Just for fun I tried them all. Turned out that compiling LuaJIT with -DLUAJIT_NUMMODE=2
improved this example significantly:
12,022,432,242 instructions # 3.98 insns per cycle
3,020,610,875 cycles
Now we are down to 3 cycles per iteration (for 12 instructions).
Here is the IR:
0030 ------------ LOOP ------------
0031 r15 int BAND 0028 +1
0032 > int ABC 0013 0031
0033 p32 AREF 0015 0031
0034 > int ALOAD 0033
0035 r15 u64 CONV 0034 u64.int sext
0036 rbp + u64 ADD 0035 0025
0037 u64 XSTORE 0021 0036
0038 rbx + int ADD 0028 +1
0039 > int LE 0038 0001
0040 rbx int PHI 0028 0038
0041 rbp u64 PHI 0025 0036
Here is the mcode:
->LOOP:
0bcafaa0 mov r15d, ebx
0bcafaa3 and r15d, +0x01
0bcafaa7 cmp r15d, esi
0bcafaaa jnb 0x0bca0018 ->2
0bcafab0 cmp dword [rdx+r15*8+0x4], 0xfffeffff
0bcafab9 jnz 0x0bca0018 ->2
0bcafabf movsxd r15, dword [rdx+r15*8]
0bcafac3 add rbp, r15
0bcafac6 mov [rcx+0x8], rbp
0bcafaca add ebx, +0x01
0bcafacd cmp ebx, eax
0bcafacf jle 0x0bcafaa0 ->LOOP
Interesting. I am tempted to submit a Pull Request to Snabb Switch that enables -DLUAJIT_NUMMODE=2
and see what impact that has on the performance tests that our CI runs. However, I am generally reluctant to apply optimizations that I don't understand reasonably well.
Tweak 2: FFI table
This time I will try a more straightforward change.
The problem I see is that we are doing a bunch of work to check array bounds and convert the table values from floats to ints. Let us try to avoid this by replacing the high-level Lua table with a low-level FFI array of integers.
local counter = require("core.counter")
local ffi = require("ffi")
local n = 1e9
local c = counter.open("test")
local t = ffi.new("int[2]", 1, 10) -- allocate table as FFI object
for i = 1,n do
counter.add(c, t[i%2])
end
This actually works pretty well:
9,022,173,328 instructions # 4.46 insns per cycle
2,022,321,563 cycles
Now we are down to two cycles per iteration (for 9 instructions).
Here is the IR:
0032 ------------ LOOP ------------
0033 r15 int BAND 0030 +1
0034 r15 i64 CONV 0033 i64.int sext
0035 i64 BSHL 0034 +2
0036 p64 ADD 0035 0012
0037 p64 ADD 0036 +8
0038 int XLOAD 0037
0039 r15 u64 CONV 0038 u64.int sext
0040 rbp + u64 ADD 0039 0027
0041 u64 XSTORE 0023 0040
0042 rbx + int ADD 0030 +1
0043 > int LE 0042 0001
0044 rbx int PHI 0030 0042
0045 rbp u64 PHI 0027 0040
Here is the mcode:
->LOOP:
0bcafaa0 mov r15d, ebx
0bcafaa3 and r15d, +0x01
0bcafaa7 movsxd r15, r15d
0bcafaaa movsxd r15, dword [rdx+r15*4+0x8]
0bcafaaf add rbp, r15
0bcafab2 mov [rcx+0x8], rbp
0bcafab6 add ebx, +0x01
0bcafab9 cmp ebx, eax
0bcafabb jle 0x0bcafaa0 ->LOOP
0bcafabd jmp 0x0bca001c ->3
This experiment feels more satisfying.
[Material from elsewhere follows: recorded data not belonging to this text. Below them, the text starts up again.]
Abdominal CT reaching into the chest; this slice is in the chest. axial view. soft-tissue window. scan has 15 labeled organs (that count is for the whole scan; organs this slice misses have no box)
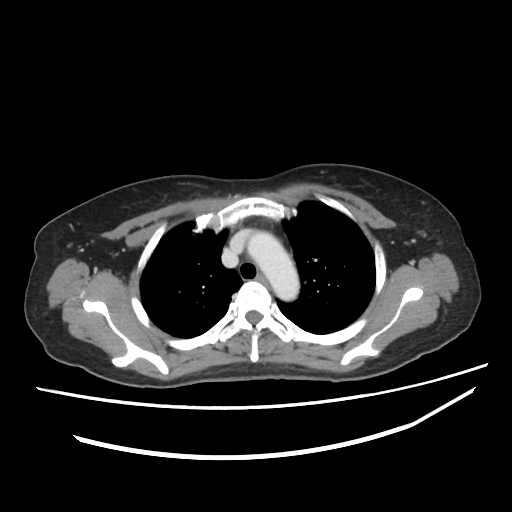
On a slice this high in the chest, this dataset labels only the esophagus and the aorta, and each is boxed only where it is labeled; the heart, lungs and other chest structures are not labeled.
{"organs":{"esophagus":[256,275,268,285],"aorta":[247,232,299,301]}}
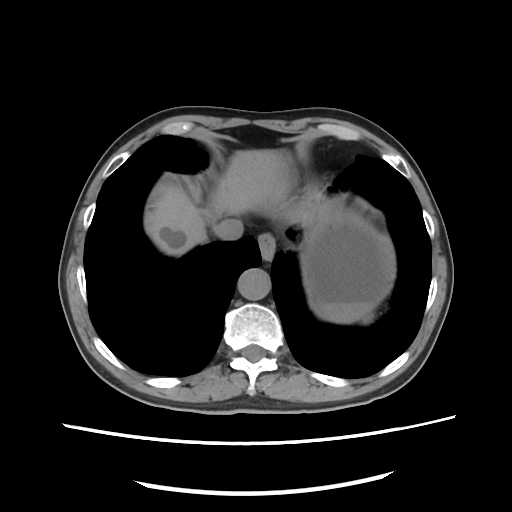
CT abdomen. Axial slice 74/78. scan has 15 labeled organs (that count is for the whole scan; organs this slice misses have no box)
One row per box, in pixels: columns x1 and y1 give the top-left corner, x2 and y2 the bottom-right.
| organ | x1 | y1 | x2 | y2 |
|---|---|---|---|---|
| esophagus | 258 | 233 | 275 | 260 |
| liver | 146 | 150 | 286 | 254 |
| stomach | 301 | 208 | 394 | 320 |
| aorta | 237 | 268 | 270 | 300 |
| inferior vena cava | 214 | 218 | 243 | 240 |
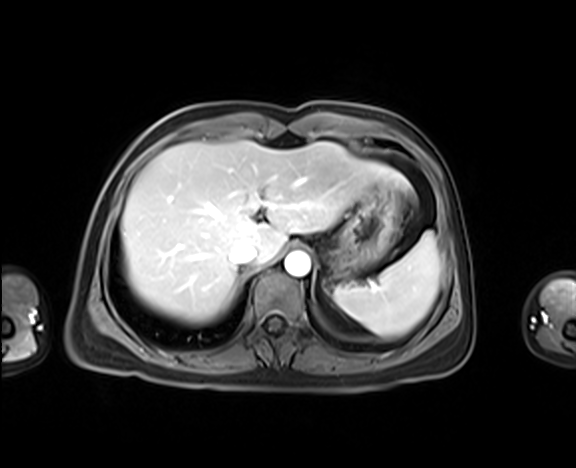 Abdominal MRI; axial plane, index 53; 1st–99th percentile window
One row per box, in pixels: columns x1 and y1 give the top-left corner, x2 and y2 the bottom-right.
| organ | x1 | y1 | x2 | y2 |
|---|---|---|---|---|
| spleen | 333 | 231 | 440 | 337 |
| liver | 121 | 141 | 412 | 323 |
| stomach | 328 | 180 | 402 | 277 |
| aorta | 284 | 251 | 310 | 276 |
| inferior vena cava | 230 | 243 | 257 | 265 |
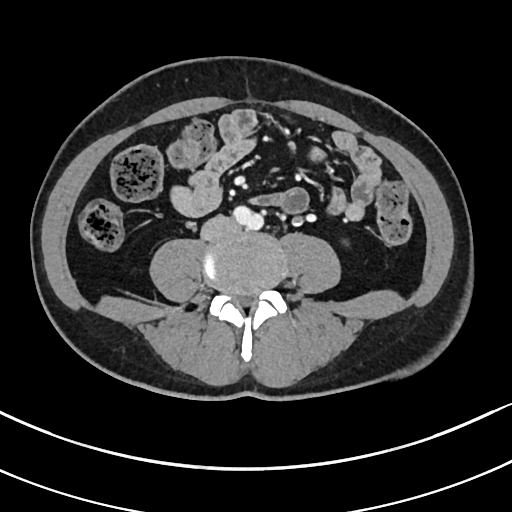

Computed tomography, abdomen — axial plane, index 101 — soft-tissue window (W 400 / L 40)
Coordinates as <box>x1,y1,x2,y2</box> in pixels.
Organ bounding boxes:
- inferior vena cava: <box>201,215,236,240</box>
- aorta: <box>233,206,263,230</box>
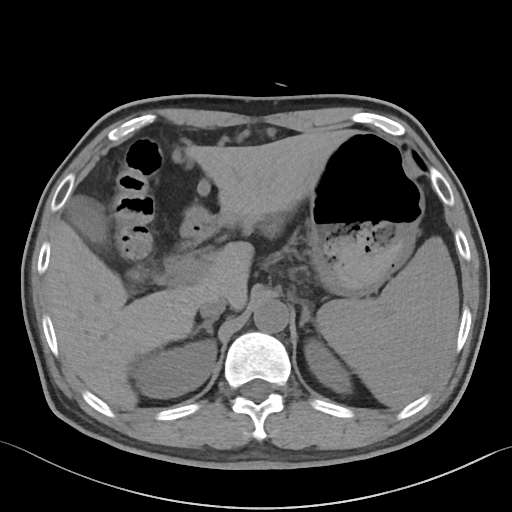 CT, abdomen/pelvis; axial view; soft-tissue window; 512x512 px
<organs><organ name="spleen" x1="318" y1="236" x2="458" y2="407"/><organ name="right kidney" x1="133" y1="340" x2="216" y2="398"/><organ name="left kidney" x1="304" y1="339" x2="351" y2="393"/><organ name="gall bladder" x1="66" y1="197" x2="105" y2="240"/><organ name="liver" x1="46" y1="129" x2="446" y2="409"/><organ name="stomach" x1="180" y1="131" x2="424" y2="297"/><organ name="aorta" x1="253" y1="299" x2="289" y2="332"/><organ name="inferior vena cava" x1="199" y1="297" x2="227" y2="318"/><organ name="right adrenal gland" x1="191" y1="317" x2="218" y2="336"/><organ name="left adrenal gland" x1="300" y1="303" x2="315" y2="326"/><organ name="duodenum" x1="165" y1="208" x2="215" y2="273"/></organs>
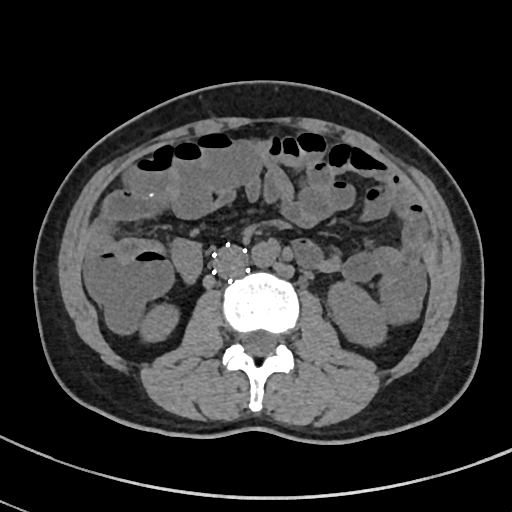 Computed tomography, abdomen. axial view. W/L 400/40 HU
{"organs":{"right kidney":[141,304,180,341],"left kidney":[328,280,387,344],"aorta":[251,240,277,268],"inferior vena cava":[213,245,249,278]}}
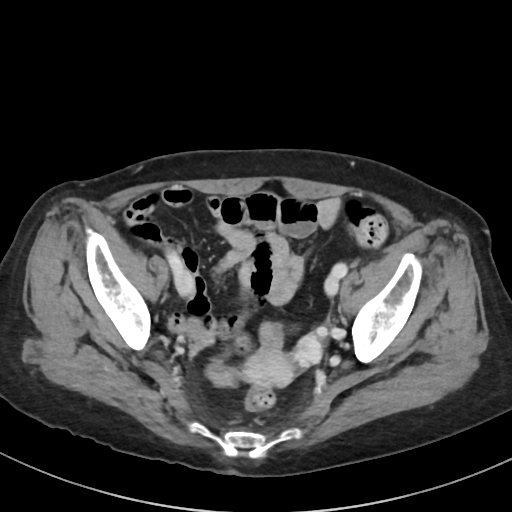 Abdominal CT — axial plane, index 18 — 512x512 px
{"organs":{"prostate/uterus":[243,349,294,386]}}
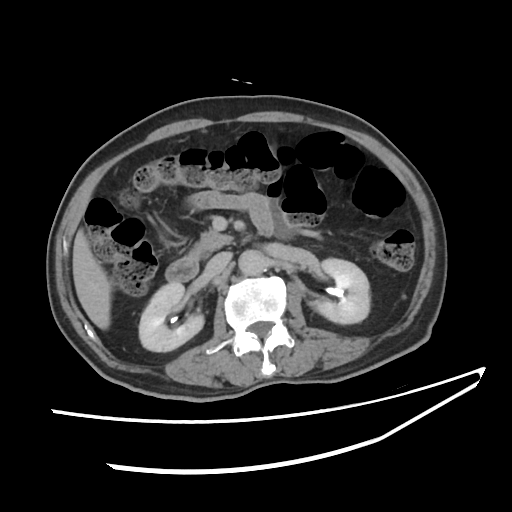

Computed tomography, abdomen — axial view — W/L 400/40 HU
Boxes are (x1, y1, x2, y2) in pixels.
Organ bounding boxes:
- inferior vena cava: (204, 252, 232, 276)
- liver: (72, 230, 112, 327)
- left kidney: (312, 257, 369, 323)
- aorta: (239, 250, 265, 274)
- duodenum: (165, 249, 200, 283)
- pancreas: (195, 229, 231, 251)
- right kidney: (140, 282, 204, 350)

I was able to identify redundant code, eliminate it in a sensible way, and verify that performance improved.
The end
Morals of this story:
- Trace compilers and CPUs are still fun and interesting.
- Getting the right information is really important: what is actually running (mcode) and why (IR). The process of piecing this together is quite interesting and may lead to automated shortcuts in the future.
- Relatively naive optimization techniques can be effective. In this case we have 7.5x performance by simply looking at what happens and asking ourselves "can we massage this to run inside one trace?", "can we get rid of the Array Bounds Check (ABC)?", "can we get rid of the float to integer conversion (cvttsd2si)?".